The validation accuracy is lower after using L2 regularization.

## Q3.4 

Dropout

In [7]:
def get_model_v2(M = 300, p=0):
    modules = []
    modules.append(nn.Linear(28*28, M))
    modules.append(nn.ReLU())
    if p > 0:
        modules.append(nn.Dropout(p))
    modules.append(nn.Linear(M, 10))
    return nn.Sequential(*modules).cuda()

In [8]:
drop_prob = [0.0, 0.2, 0.5, 0.6, 0.8]
M = 300
lr = 1e-3
n_epoch = 20
val_acc_list = []
val_loss_list = []
train_loss_list  = []

for p in drop_prob:
    net2 = get_model_v2(M, p)
    optimizer = optim.Adam(net2.parameters(), lr=lr)
    val_acc, val_loss, train_loss = train_model(train_loader,
                                                test_loader, 
                                                num_epochs = n_epoch, 
                                                model=net2,
                                                optimizer = optimizer)
    val_acc_list.append(val_acc)
    val_loss_list.append(val_loss)
    train_loss_list.append(train_loss)

In [9]:
val_acc_table4 = pd.DataFrame({'drop_prob': drop_prob, 
                               'val_acc': val_acc_list,
                               'val_loss': val_loss_list,
                               'train_loss': train_loss_list}).\
                    sort_values('val_acc', ascending=False).\
                    reset_index(drop=True)
val_acc_table4[['drop_prob', 'val_acc', 'train_loss', 'val_loss']]

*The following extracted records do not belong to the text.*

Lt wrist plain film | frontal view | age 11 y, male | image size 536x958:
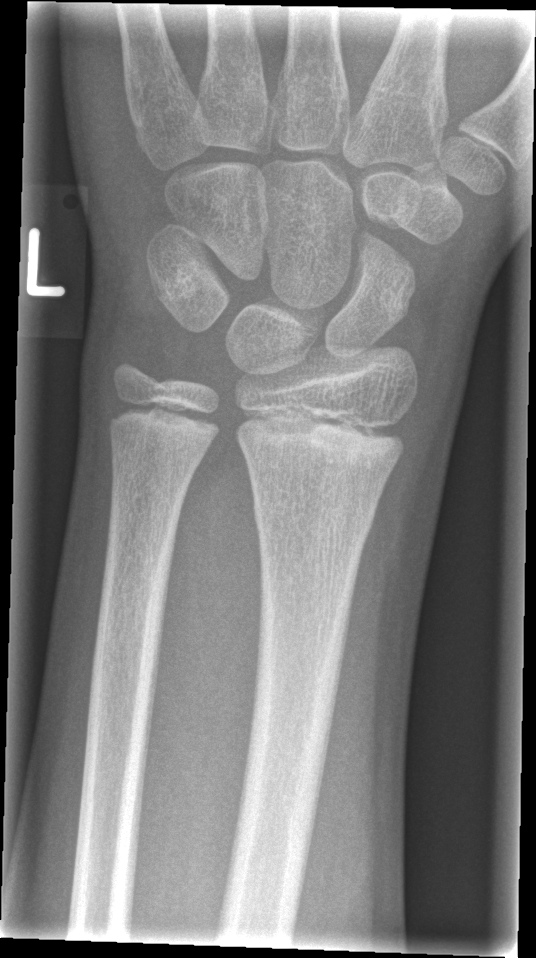

One bone fracture at 250 493 378 544.
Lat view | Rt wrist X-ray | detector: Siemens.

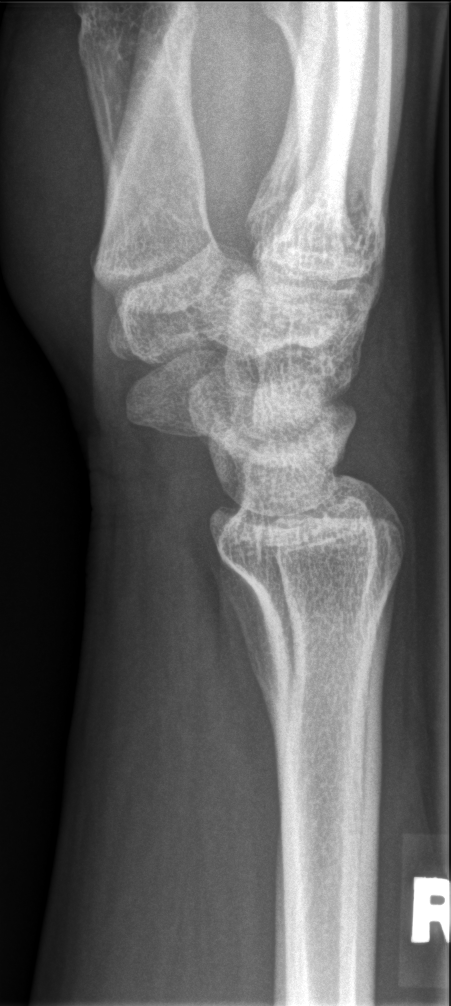
Q: Is there a fracture?
A: No fracture labeled

Unnamed: 0,drop_prob,val_acc,train_loss,val_loss
0,0.6,98.2,0.0424,0.102656
1,0.0,98.17,0.033304,0.105755
2,0.8,97.96,0.054519,0.114012
3,0.5,97.8,0.039437,0.131167
4,0.2,97.72,0.035075,0.135168


- We can see that drop_prob=0.6 achieves the best performance, and performs better than the model without dropout layer. 
- With a dropout rate 0.6, the model achieves the balance between bias and variance. That is the reason it performs best.
- Compared to L2 regularization, dropout has better accuracy.

## Q3.5 

Build a 3 layer neural network.

In [11]:
def get_model_v3():
    net = nn.Sequential(
                        nn.Linear(28*28, 512),
                        nn.ReLU(),
                        nn.Dropout(0.2),
            
                        nn.Linear(512, 512),
                        nn.ReLU(),
                        nn.Dropout(0.2),
                        
                        nn.Linear(512, 10)
                      )
    return net.cuda()

net3 = get_model_v3()
optimizer = optim.Adam(net3.parameters(), lr=1e-3)
val_acc, val_loss, train_loss = train_model(train_loader, 
                                            test_loader, 
                                            num_epochs=20, 
                                            model=net3, 
                                            optimizer=optimizer)

In [12]:
print(val_acc)

98.36


With a typical 3 layers neural network, we achieve 98.36% accuracy.